Hypotheses (2) and (3) relate to widespread use of antimicrobial
agents, poor hygiene in young autistic children, and difficulty in
removing spores from the home environment. These latter two hypotheses
have major implications with regard to the epidemiology of this
important and distressing disease and would encourage research into
methods to eliminate clostridial spores from the home and other
environments.
   PMID: 17904761

13. Tight junctions, leaky intestines, and pediatric diseases

Liu Z, Li N, Neu J.
Acta Paediatr. 2005 Apr;94(4):386-93.

BACKGROUND: Tight junctions (TJs) represent the major barrier within
the paracellular pathway between intestinal epithelial cells.
Disruption of TJs leads to intestinal hyperpermeability (the so-called
"leaky gut") and is implicated in the pathogenesis of several acute
and chronic pediatric disease entities that are likely to have their
origin during infancy. AIM: This review provides an overview of
evidence for the role of TJ breakdown in diseases such as systemic
inflammatory response syndrome (SIRS), inflammatory bowel disease,
type 1 diabetes, allergies, asthma, and autism. CONCLUSION: A better
basic understanding of this structure might lead to prevention or
treatment of these diseases using nutritional or other means.
   PMID: 16092447

14. Pilot study of a moderate dose multivitamin/mineral supplement for
children with autistic spectrum disorder

Adams JB, Holloway C.
J Altern Complement Med. 2004 Dec;10(6):1033-9.

OBJECTIVE: Determine the effect of a moderate dose multivitamin/
mineral supplement on children with autistic spectrum disorder.
DESIGN: Randomized, double-blind, placebo-controlled 3-month study.
SUBJECTS: Twenty (20) children with autistic spectrum disorder, ages
3-8 years.
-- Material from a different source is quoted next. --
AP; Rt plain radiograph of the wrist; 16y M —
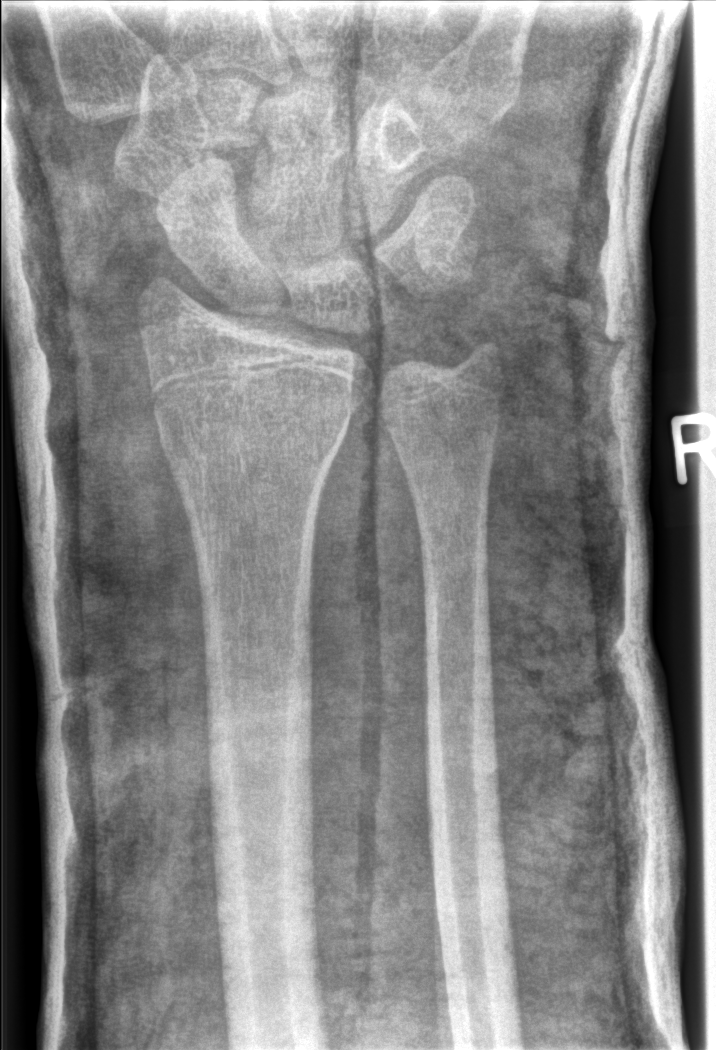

RESULTS: A Global Impressions parental questionnaire found
that the supplement group reported statistically significant
improvements in sleep and gastrointestinal problems compared to the
placebo group. An evaluation of vitamin B(6) levels prior to the study
found that the autistic children had substantially elevated levels of
B6 compared to a control group of typical children (75% higher, p <
0.0000001). Vitamin C levels were measured at the end of the study,
and the placebo group had levels that were significantly below average
for typical children, whereas the supplement group had near-average
levels. DISCUSSION: The finding of high vitamin B(6) levels is
consistent with recent reports of low levels of pyridoxal-5-phosphate
and low activity of pyridoxal kinase (i.e., pyridoxal is only poorly
converted to pyridoxal-5-phosphate, the enzymatically active form).
This may explain the functional need for high-dose vitamin B(6)
supplementation in many children and adults with autism.
    PMID: 15673999

15. The significance of ileo-colonic lymphoid nodular hyperplasia in
children with autistic spectrum disorder

Wakefield AJ et al.
Eur J Gastroenterol Hepatol. 2005 Aug;17(8):827-36.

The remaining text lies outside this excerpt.